BEGIN Data shown
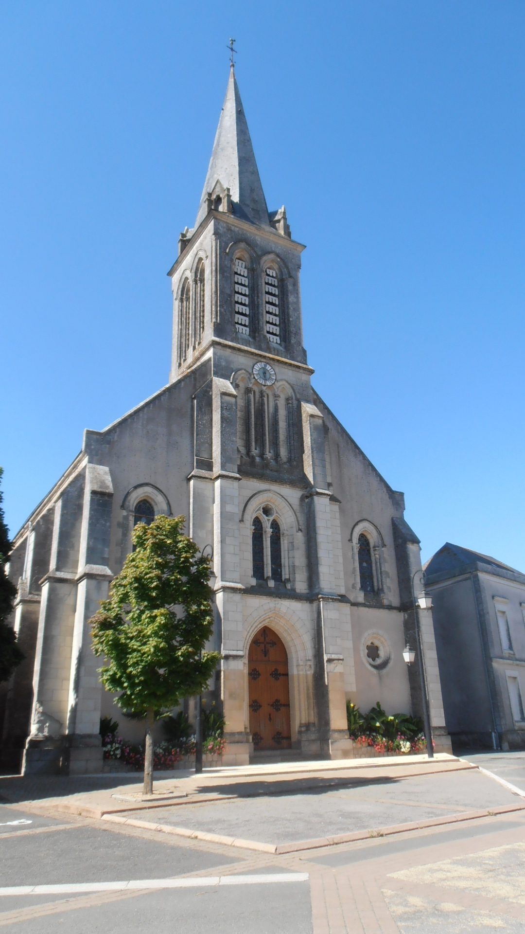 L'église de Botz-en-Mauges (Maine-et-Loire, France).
END Data shown
BEGIN Data shown
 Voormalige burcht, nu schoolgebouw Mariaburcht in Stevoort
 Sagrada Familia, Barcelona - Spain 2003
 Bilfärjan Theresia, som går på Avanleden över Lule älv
END Data shown
#### [What this task involves]
Begin with the line above that has "Voormalige burcht, nu" and continue through the line that has "Bilfärjan Theresia, som", setting each one down exactly. Stop there.

#### [Task solution]
 Voormalige burcht, nu schoolgebouw Mariaburcht in Stevoort
 Sagrada Familia, Barcelona - Spain 2003
 Bilfärjan Theresia, som går på Avanleden över Lule älv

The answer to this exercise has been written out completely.